Personally,I think all textbooks regardless of level should come with complete solutions manuals. I know,I get a lot of flack for that,but I think having access to the solutions is a very good thing for students to have because it allows them to set a limit as to how long they'll work on a problem by themselves without solving it. "Oh,but then they'll just look up the answers and get an A." That's a facecsious argument to me because even if their professor is irresponsible enough to grade them solely on work they can look up, sooner or later,they will be required to find answers to even more difficult problems without access to solutions.
A middle ground solution to the corundum is to have textbooks with good, detailed hints . In my experience, a good, well-worded hint is usually good enough for a hard working mathematics student to point him or her in the right direction,they usually don't need more then that to get unstuck. But I'm getting off topic here.
My point is that although certainly you should make every possible effort to try and work things out yourself, there comes a point where it becomes self defeating and you have to either look up the solution or ask for guidance. How long you're willing to work before considering asking for help is a decision you have to make for yourself, but after being a student for some time,it's not hard to work out a reasonable boundary to set for yourself on this.
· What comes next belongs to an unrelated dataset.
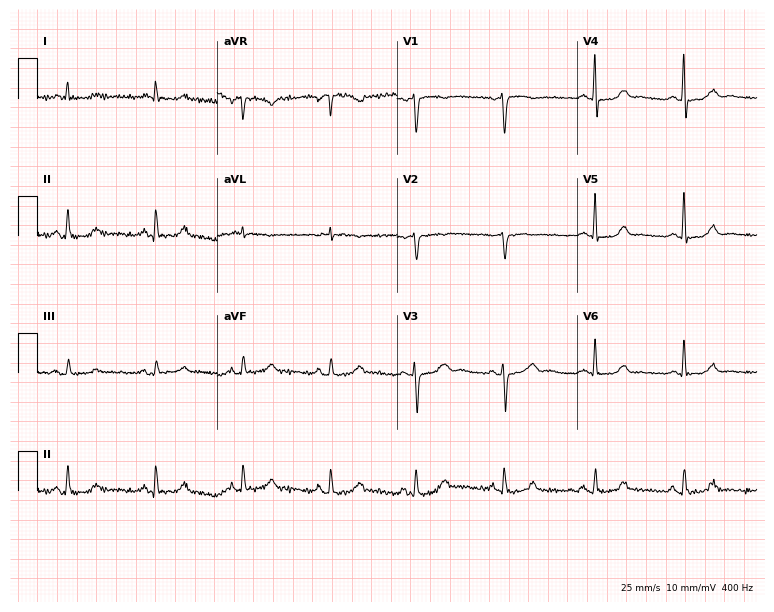
ECG (7.3-second recording at 400 Hz) — a female, 69 years old. Labelled as a normal ECG.

I'd like to close by telling you how I study. I generally make up a large, detailed batch of study cards-2 kinds for mathematics; one containing theorems and sample exercises and the other definitions and/or examples.The definition and example cards are the critical ones for studying. This is what furnishes the basis for understanding mathematics. For example, to understand the Cayley group isomorphism theorem, you have to understand what it means to have a permutation on a group. You can then try and re-express the result in terms of other concepts. For example, you can think of the Cayley theorem as stating there is a fundamental group action of every group on itself. However you do it-absorbing the definitions and what they mean is absolutely critical. Test yourself numerous times to see if you've absorbed and understand them.
For the theorem cards, this is where things get creative. Study them with a pen and paper in hand.I generally write the statement of the theorem on one side and the proof on the other. Do not look at the proof-try and determine the proof yourself directly from the definition. Wrestle with it as long as you possibly can before turning it over. Then if you can't reproduce it-put it on the bottom of the deck and move on to the next one. Do this until you have 2 separate piles: the ones you can prove and the ones you can't. Then do it again until you can prove it. This works,trust me.
Practice a lot. Get lots of paper and pencils. Post it notes, index cards, and folders. Get organized and make sure you get enough sleep. Math can be strenuous if you are tired. Take breaks. Borrow books from the library at your school and get together with your professor during office hours. This might help. =)
Here’s the link to a website you might want to consider:
http://www.mathreference.com/main.html
It “is essentially a self-paced tutorial/archive, written in English/html, that takes the reader through modern mathematics using modern techniques.”